In the days that followed, upon hearing the news that spread eastwards over the vast plains of Scythia, many came to visit and pay their respects: petty princelings, rulers over tiny, scattered bands of White Huns from the shores of the Caspian, bow-legged chieftains of the Hepthalite Huns from beside the Aral Sea. From even further east came others who hardly looked like Huns at all, and dressed, you would say, more like bandits than kings. They came on their tough little horses from the lush green grasslands in the shadows of the Tien Shan mountains, and bowed to King Attila, and then they stood again and hugged him as a long-lost friend. He received the same fond greetings from those desert Huns who came from south of the Holy Altai, and the unspeakable deserts of the Takla Makan.
His people’s hearts grew large to see how widely loved and known their king was among all the wide-wandering Hun peoples, and they began to guess where he had ridden in exile, and what sufferings he must have endured and what feats he must have performed to have won the hearts of so many. Like a hero from the mythology of the people. Like Tarkan himself, when he performed his Seven Labours to win the hand of the Tanjou of Baikal’s beautiful daughter, whose beauty had petrified every other suitor into a pillar of sandstone.
Attila received them all gracefully, and showed them the magical sword, which, kneeling, they kissed in silence and awe. Yet more impressive was the demeanour of the man who held the sword. Those hard tribal leaders of the plains and the mountains and the deserts knew well enough that any charlatan could wave a pretty sword aloft and claim it was the Sword of Savash. But here was no charlatan. Here was a man who radiated such power that it thrilled through their bones as they stood before him, like some wild contagion. This was the half-legendary son of Mundzuk, sent far eastwards into exile long ago. They had heard the tale. And now here he stood, king in his own right, possessing an aura of kingship which made the lesser princelings stand proud with fear and devotion. So the camp of King Attila grew.

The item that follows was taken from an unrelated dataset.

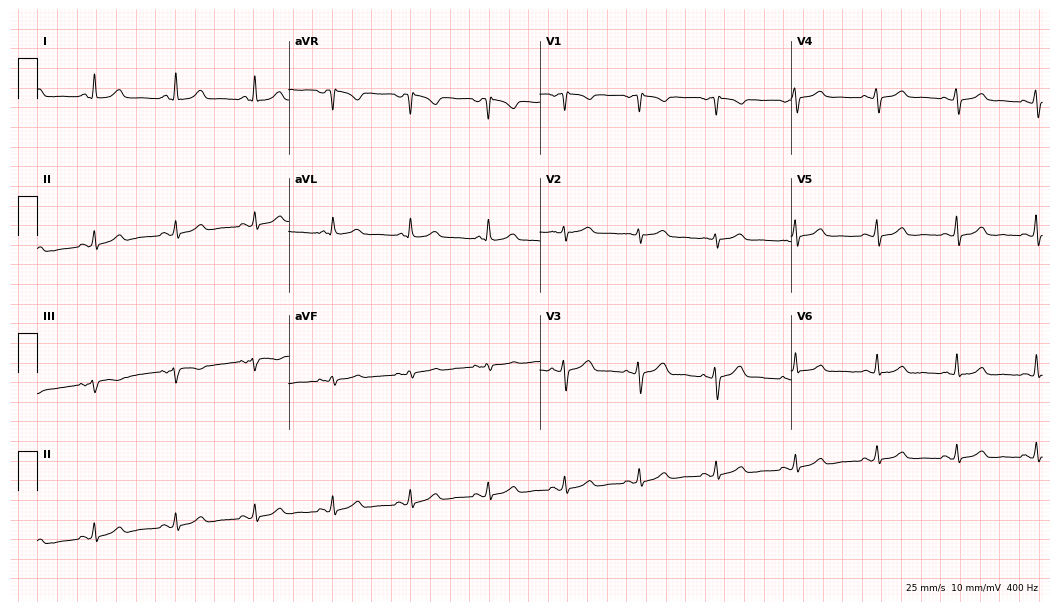
ECG (10.2-second recording at 400 Hz) — a 50-year-old female. Labelled as a normal ECG.

White Huns and Yellow Huns, riven with feuding and enmity by ancient tradition, gathered among the tents of the People of Attila, and at his urging, his careful persuasion, or sometimes his fiery oratory, they began to see themselves as one mighty people, united by blood, language and the worship of their ancestors, the heroic Sons of Astur.
The gathering of the scattered tribes turned into a full-scale festival of the people, and went on for days, and then weeks. From dawn to dusk there were games and celebrations, and all evening there was feasting and drinking among the tents of the Huns. In the hot summer night in the shadows there were new liaisons formed between the sons of Attila and the daughters of the princelings, and vice versa. And in the morning many a young maiden’s cheeks (though maiden no more) were flushed, and her eyes were cast down in shame, mingled with remembered pleasure; and many a young man’s eyes kept wandering from the game in hand to a girl sitting meekly on the sidelines, and many a ball was fumbled, to the huge scorn and mockery of his fellow players.